- Work required -
Give every entry again, unchanged, and leave its images out.

- Records for the task -
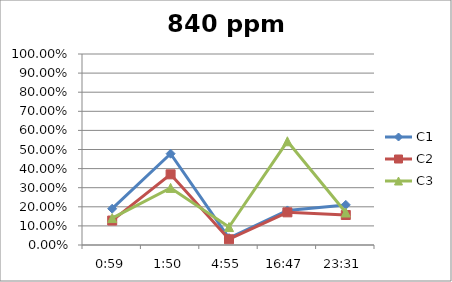
| Category | C1 | C2 | C3 |
|---|---|---|---|
| 0.0409722222222223 | 0.19 | 0.128 | 0.141 |
| 0.0763888888888889 | 0.478 | 0.37 | 0.299 |
| 0.204861111111111 | 0.036 | 0.03 | 0.094 |
| 1900-01-23 16:47:00 | 0.181 | 0.171 | 0.543 |
| 1900-01-23 23:31:00 | 0.21 | 0.157 | 0.17 |
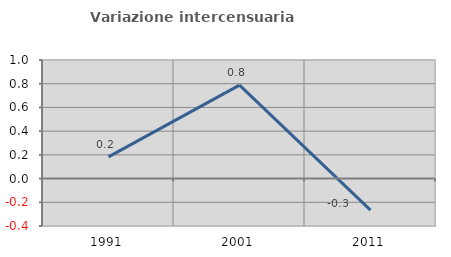
| Category | Variazione intercensuaria annua |
|---|---|
| 1991.0 | 0.183 |
| 2001.0 | 0.789 |
| 2011.0 | -0.266 |
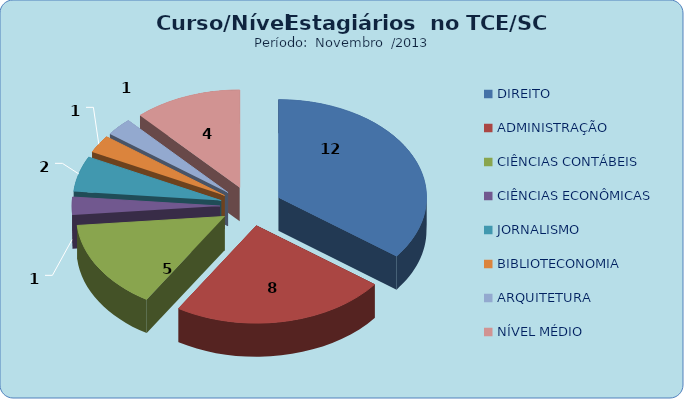
| Category | Series 0 |
|---|---|
| DIREITO | 12 |
| ADMINISTRAÇÃO | 8 |
| CIÊNCIAS CONTÁBEIS | 5 |
| CIÊNCIAS ECONÔMICAS | 1 |
| JORNALISMO | 2 |
| BIBLIOTECONOMIA | 1 |
| ARQUITETURA | 1 |
| NÍVEL MÉDIO | 4 |
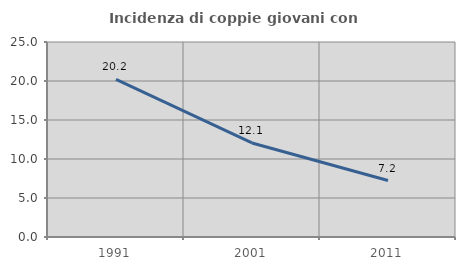
| Category | Incidenza di coppie giovani con figli |
|---|---|
| 1991.0 | 20.219 |
| 2001.0 | 12.053 |
| 2011.0 | 7.243 |
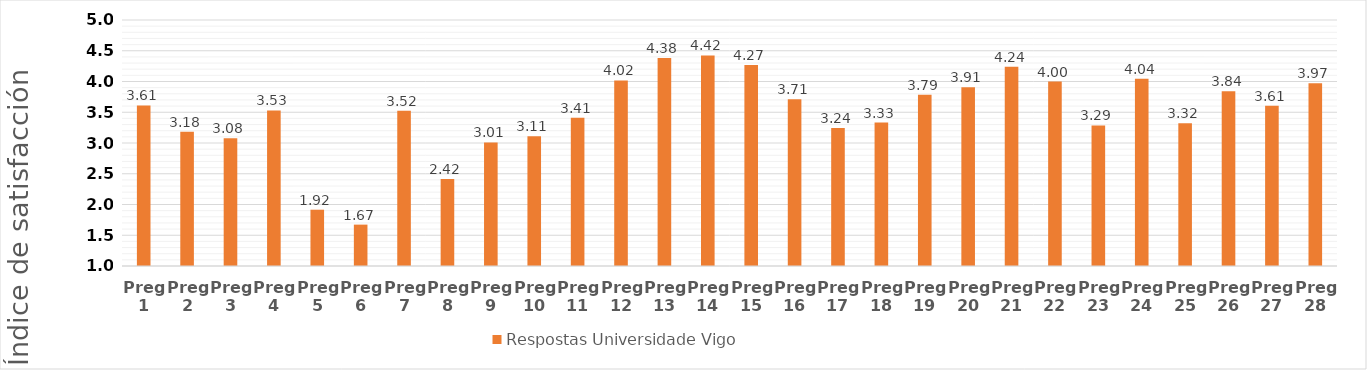
| Category | Respostas Universidade Vigo |
|---|---|
| Preg 1 | 3.612 |
| Preg 2 | 3.183 |
| Preg 3 | 3.078 |
| Preg 4 | 3.53 |
| Preg 5 | 1.915 |
| Preg 6 | 1.673 |
| Preg 7 | 3.525 |
| Preg 8 | 2.416 |
| Preg 9 | 3.008 |
| Preg 10 | 3.108 |
| Preg 11 | 3.41 |
| Preg 12 | 4.017 |
| Preg 13 | 4.381 |
| Preg 14 | 4.424 |
| Preg 15 | 4.269 |
| Preg 16 | 3.709 |
| Preg 17 | 3.243 |
| Preg 18 | 3.333 |
| Preg 19 | 3.786 |
| Preg 20 | 3.907 |
| Preg 21 | 4.241 |
| Preg 22 | 4 |
| Preg 23 | 3.286 |
| Preg 24 | 4.044 |
| Preg 25 | 3.32 |
| Preg 26 | 3.84 |
| Preg 27 | 3.607 |
| Preg 28 | 3.97 |

- Answer to the exercise -
| Category | C1 | C2 | C3 |
|---|---|---|---|
| 0.0409722222222223 | 0.19 | 0.128 | 0.141 |
| 0.0763888888888889 | 0.478 | 0.37 | 0.299 |
| 0.204861111111111 | 0.036 | 0.03 | 0.094 |
| 1900-01-23 16:47:00 | 0.181 | 0.171 | 0.543 |
| 1900-01-23 23:31:00 | 0.21 | 0.157 | 0.17 |
| Category | Variazione intercensuaria annua |
|---|---|
| 1991.0 | 0.183 |
| 2001.0 | 0.789 |
| 2011.0 | -0.266 |
| Category | Series 0 |
|---|---|
| DIREITO | 12 |
| ADMINISTRAÇÃO | 8 |
| CIÊNCIAS CONTÁBEIS | 5 |
| CIÊNCIAS ECONÔMICAS | 1 |
| JORNALISMO | 2 |
| BIBLIOTECONOMIA | 1 |
| ARQUITETURA | 1 |
| NÍVEL MÉDIO | 4 |
| Category | Incidenza di coppie giovani con figli |
|---|---|
| 1991.0 | 20.219 |
| 2001.0 | 12.053 |
| 2011.0 | 7.243 |
| Category | Respostas Universidade Vigo |
|---|---|
| Preg 1 | 3.612 |
| Preg 2 | 3.183 |
| Preg 3 | 3.078 |
| Preg 4 | 3.53 |
| Preg 5 | 1.915 |
| Preg 6 | 1.673 |
| Preg 7 | 3.525 |
| Preg 8 | 2.416 |
| Preg 9 | 3.008 |
| Preg 10 | 3.108 |
| Preg 11 | 3.41 |
| Preg 12 | 4.017 |
| Preg 13 | 4.381 |
| Preg 14 | 4.424 |
| Preg 15 | 4.269 |
| Preg 16 | 3.709 |
| Preg 17 | 3.243 |
| Preg 18 | 3.333 |
| Preg 19 | 3.786 |
| Preg 20 | 3.907 |
| Preg 21 | 4.241 |
| Preg 22 | 4 |
| Preg 23 | 3.286 |
| Preg 24 | 4.044 |
| Preg 25 | 3.32 |
| Preg 26 | 3.84 |
| Preg 27 | 3.607 |
| Preg 28 | 3.97 |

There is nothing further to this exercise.